Z kolei w miejscu kwarantanny zbiorowej we Włocławku pokoje nie są zamykane na klucz. Są tam też wspólne łazienki na korytarzach. W internacie we Włodawie - poza kwestią wspólnych łazienek - zgłaszany jest też problem śmieci, odpadów wysokiego ryzyka. Ośrodek dla osób w kwarantannie w Starej Dąbrowie ma zaś piętrowe łóżka.
Adam Bodnar jest także zaniepokojony zasadami tworzenia takich miejsc kwarantanny. Zgodnie z art. 33 ust. 5 ustawy z 5 grudnia 2008 r. w sprawie zapobiegania oraz zwalczania chorób zakaźnych u ludzi, taki obowiązek spoczywa na wojewodach, a starostwa powiatowe mają wskazywać jedynie obiekty na ich terenie, które mogłyby zostać wykorzystane.

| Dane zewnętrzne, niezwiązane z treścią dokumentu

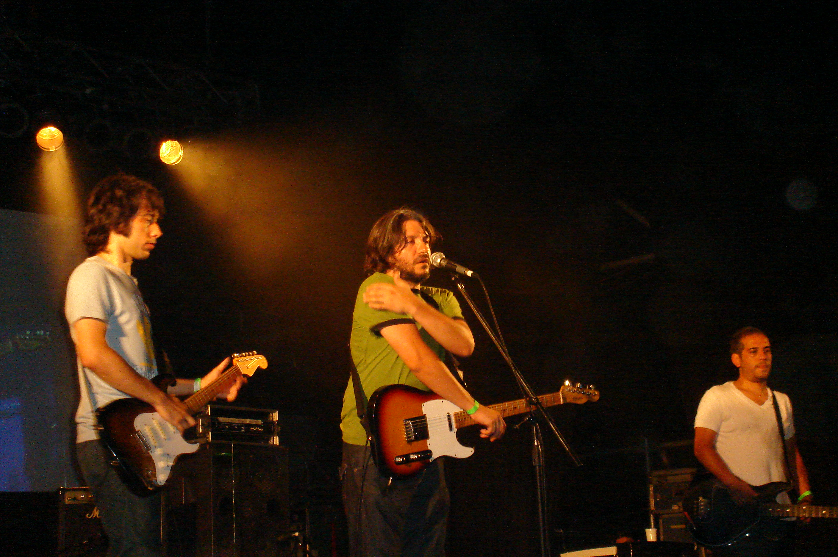 Estelares

Tymczasem Prezes Zarządu Związku Powiatów Polskich wskazał na dość powszechne próby przerzucania przez wojewodów obowiązku tworzenia miejsc kwarantanny na powiaty.
W związku z wykonywaną od 2008 r. przez RPO funkcją Krajowego Mechanizmu Prewencji Tortur, jego przedstawiciele prowadzą systematyczne wizytacje miejsc zatrzymań (tzw. detencji) w rozumieniu art. 4 Protokołu fakultatywnego do Konwencji Organizacji Narodów Zjednoczonych ws. zakazu stosowania tortur oraz innego okrutnego, nieludzkiego lub poniżającego traktowania albo karania.
Zgodnie z Protokołem, za miejsce detencji uznaje się jakiekolwiek miejsce pozostające pod jurysdykcją i kontrolą państwa, gdzie przebywają lub mogą przebywać osoby pozbawione wolności na podstawie polecenia organu władzy publicznej bądź za jego namową, zgodą lub przyzwoleniem. Do takich miejsc zaliczają się także miejsca kwarantanny zbiorowej.
Jako takie, powinny gwarantować minimalne standardy warunków pobytu oraz praw osób w nich przebywających. Określają je zarówno przepisy krajowe, jak i międzynarodowe. Ich realizacja jest weryfikowana przez KMPT w trakcie wizytacji. Z powodu epidemii ten sposób monitorowania miejsc detencji zawieszono. Nie oznacza to jednak, że obowiązki wynikające z pełnienia przez RPO funkcji KMPT, nie są realizowane.
Dlatego RPO - kierując się potrzebą ochrony osób przebywających w miejscach kwarantanny zbiorowej, które są de facto pozbawione wolności – zwrócił się do ministra Łukasza Szumowskiego o listę wszystkich placówek kwarantanny zbiorowej (już utworzonych, jak i dopiero przygotowywanych).